I have a new cherry tree and a new pear tree!

The cherry is a heritage Tamar Valley variety, 'Birchenhayes', named after Birchenhayes Farm down the Tamar at St Dominic.  It's a mid-season flowering plant, so I'm hoping it will be pollinated either by my existing self fertile cherry 'Summer Sun', or the Landkey Mazzards I'll be planting soon.  It is 'smaller growing' - ie, probably about 15 feet.   The Tamar used to be famous for its cherry orchards, but most of them have been rooted out and many of the old varieties lost.  There are only a couple of nurseries selling this one, it seems.  Fingers crossed it will do well.

The pear is even more exciting.  It's a pink flowering variety that was found growing wild on the lime kilns at Morwellham Quay, and propagated from that one plant, so the name is 'pear Morwellham'. According to the nursery, the fruit is a good sweet dessert one - although the label says 'fruit not yet tested' because apparently this one is so newly rediscovered that when they had the labels done, they hadn't actually managed to get a pear off it.   Now they have, but still, nobody knows exactly how or when it is pollinated.

I'm taking a gamble that there is a pear tree somewhere near enough that it will find an acceptable partner, as I don't really have room for two pears, and even if I did there would be no guarantee that I'd actually get two that are compatible.   This pear is so obscure that even the internet doesn't know it exists (until this blog post anyway)

Both of them came from the Endsleigh Gardens nursery just up the river.   They are both on 'vigorous' rootstocks, so they should be fairly robust trees.


( 4 comments — Leave a comment )
15th Mar, 2010 07:49 (UTC)
Are you sure you haven't just reached the end of chapter one of a fantasy novel? There's the mysterious plant found in the wilds, of mysterious provenence, and the only one of its kind, unknown even on the internet.
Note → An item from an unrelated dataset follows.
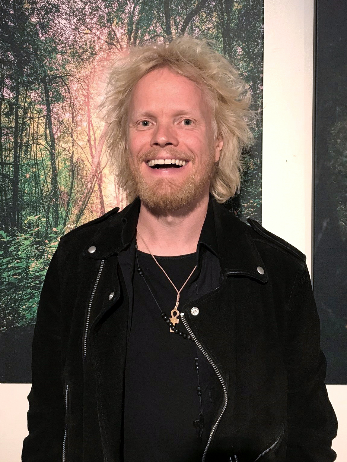 Ville Juurikkala Espoon kulttuurikeskuksessa 3. syyskuuta 2019.

There's the fruit that no-one has eaten yet. Some time round about the end of chapter three, you will eat that fruit, and you will suddenly gain the abilities to see fairies, or will turn into an animal, or will get whisked off to a magical land full of pear groves.
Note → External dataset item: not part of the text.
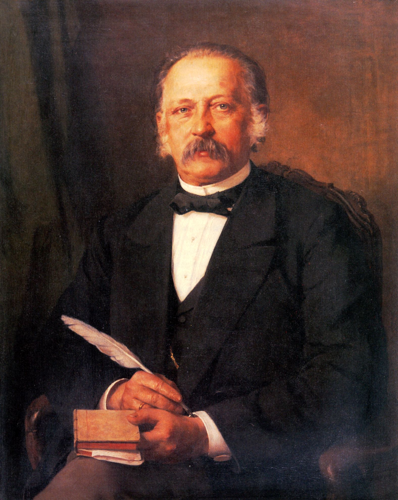 Theodor Fontane (Gemälde von Carl Breitbach, 1883)

However, I don't think it's going to be a scary fantasy novel, with Dark Lords and 3000 pages of murdered henchmen. I think it's probably written by Diana Wynne Jones. I look forward to hearing about your adventures when you safely reach chapter 20.
15th Mar, 2010 09:07 (UTC)
I periodically feel that a fantasy novel is going on around us - perhaps in the next valley, or we have got there 10 minutes too late to be in the plot. Occasionally I suspect I even get to be a figure in the distant background.

It would be nice to get some actual plot, though it will take the tree a couple of years to settle in before I get the chance...
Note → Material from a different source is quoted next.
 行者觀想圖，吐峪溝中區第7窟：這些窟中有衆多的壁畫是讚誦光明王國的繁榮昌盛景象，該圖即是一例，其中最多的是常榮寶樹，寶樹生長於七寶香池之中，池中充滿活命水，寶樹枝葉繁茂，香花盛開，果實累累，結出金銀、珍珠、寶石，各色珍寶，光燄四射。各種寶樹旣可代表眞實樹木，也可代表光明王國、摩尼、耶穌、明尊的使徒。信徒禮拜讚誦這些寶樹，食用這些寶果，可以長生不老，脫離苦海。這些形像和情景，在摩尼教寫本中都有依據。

Of course if I am still a 'figure in background' it may be that there are 3000 pages of murdered henchmen somewhere but I will "never find out any more about it", like the fox at the start of the Lord of the Rings that is startled to encounter four hobbits sleeping in a wood.

If Magic Pear gives me the ability to see fairies, I needn't wait, of course. Already see fairies occasionally, and when that happens I like to eat chips and watch American television and tell myself that my eyes are *really good* at projecting people-shapes and faces on random shapes. Am easily weirded out!
15th Mar, 2010 12:13 (UTC)
There's mileage in a plot like that. Nothing interesting ever seems to happen to the main character, but whenever he bends down tend to his turnips, armies trample past behind him with banners and flowing robes, just skirting the parish boundaries as they head off for who knows what. The nearby market town disappears one day, leaving behind just a vague shimmering, but he never finds out what happened to it. Strange colours are seen in the sky to the west (and east and north and south) but the sky over his house is lovely. Hmm... Not quite sure how to develop the story from there, though. :-)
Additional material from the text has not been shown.